Please note that TADpole has been tested to work with R versions since 3.5.2.

• Then, get the latest version of the source code from Github

by using wget:

wget https://github.com/paulasoler/TADpole/archive/master.zip
unzip master.zip
mv TADpole-master TADpole

or by cloning the repository:

git clone https://github.com/paulasoler/TADpole.git

• Finally, install TADpole.

R CMD INSTALL TADpole

Note: if you download the zip file from the GitHub website instead, it will be named TADpole-master, so please adapt the unzip command accordingly.

2) Getting started

In this repository, we provide a test case from a publicly available Hi-C data set (SRA: SRR1658572) (1).

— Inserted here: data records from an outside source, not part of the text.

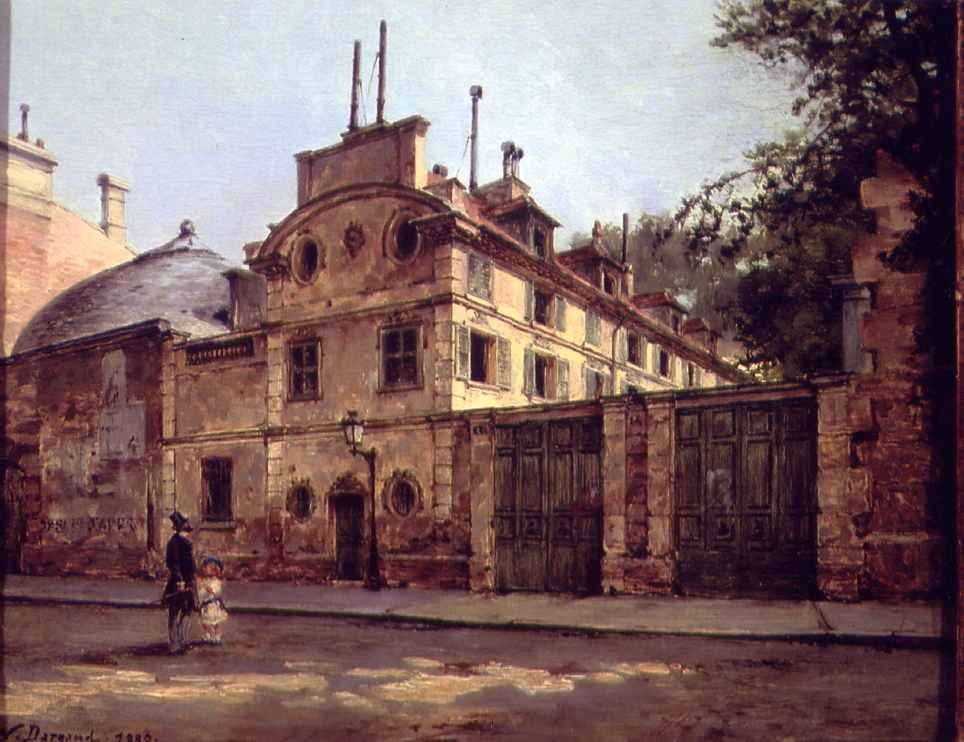 La maison de Honoré de Balzac, rue Fortunée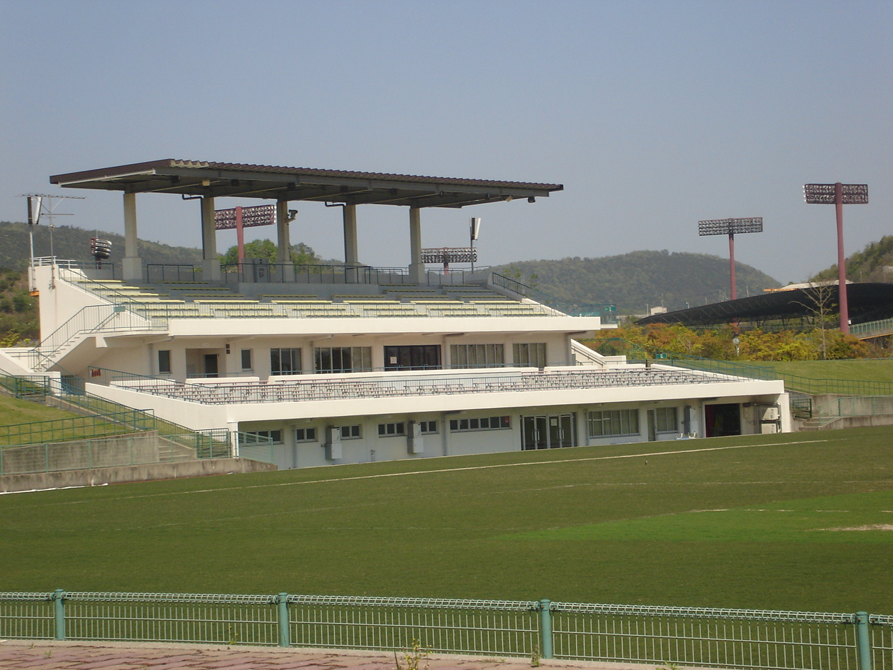 香川県営サッカー・ラグビー場。 - 日本国香川県高松市にある競技場。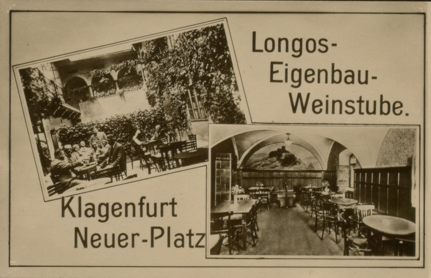 Longo's Tiroler Eigenbau Weinstube Klagenfurt, alter Platz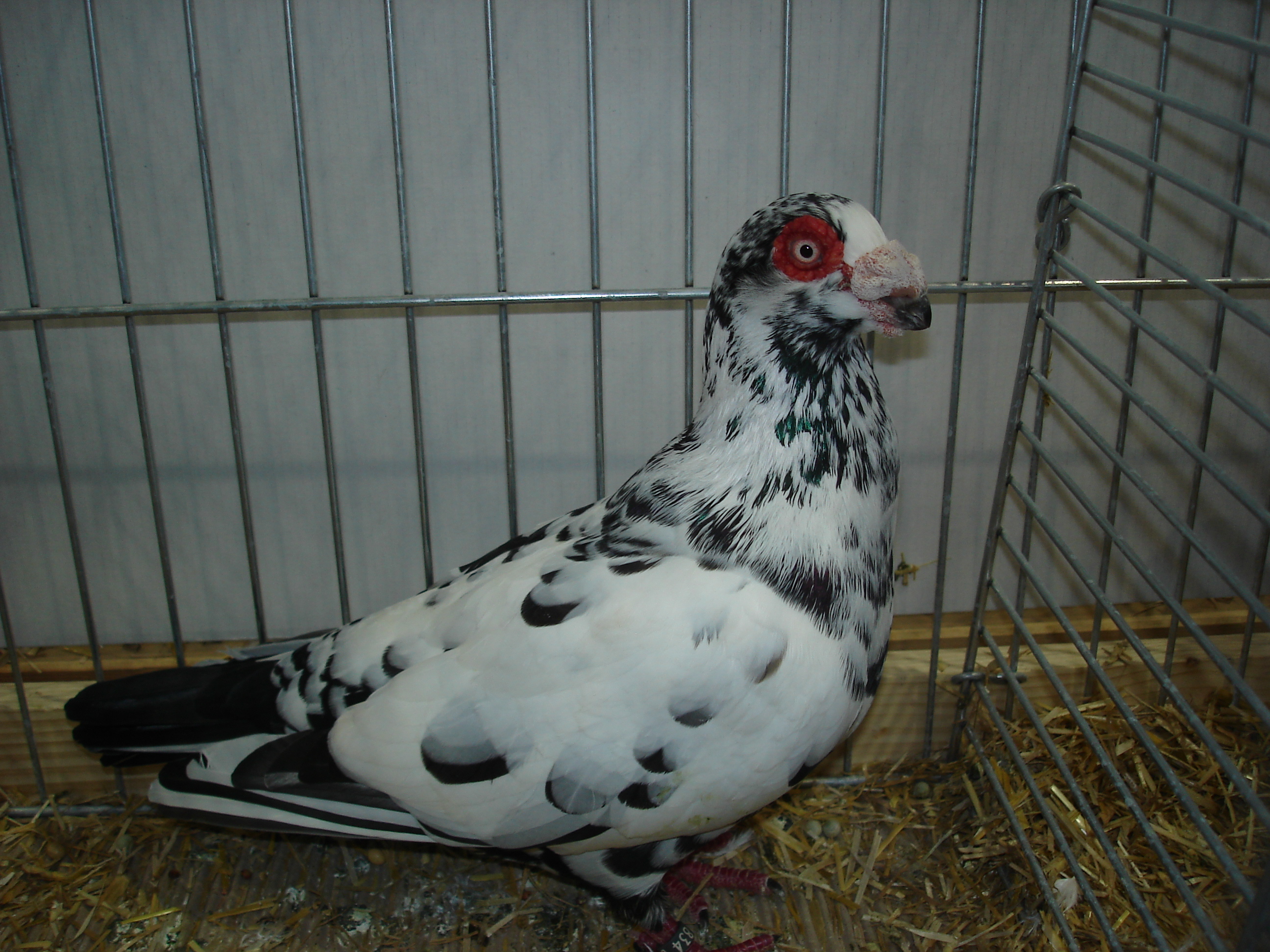 Zdjęcie gołębia rasy indian

In the inst/extdata/ directory, we provided a 6 Mb region (chr18:9,000,000-15,000,000) of a human Hi-C dataset at 30kb resolution.

inst/extdata/raw_chr18_300_500_30kb.tsv

To obtain this interaction matrix, we processed the Hi-C data using the TADbit (2) Python package, that deals with all the necessary processing and normalization steps.

2.1) Input data

To run the main function TADpole, you need to provide an intrachromosomal interaction matrix, representing an entire chromosome or a chromosome region. The input is a tab-separated values file containing the interaction matrix (M) with N rows and N columns, where N is the number of bins in which the chromosome region is divided. Each position of the matrix (M_ij) contains the interaction values (raw or normalized) between the corresponding pair of genomic bins i and j. We recommend ONED (3) normalization, as it effectively corrects for known experimental biases.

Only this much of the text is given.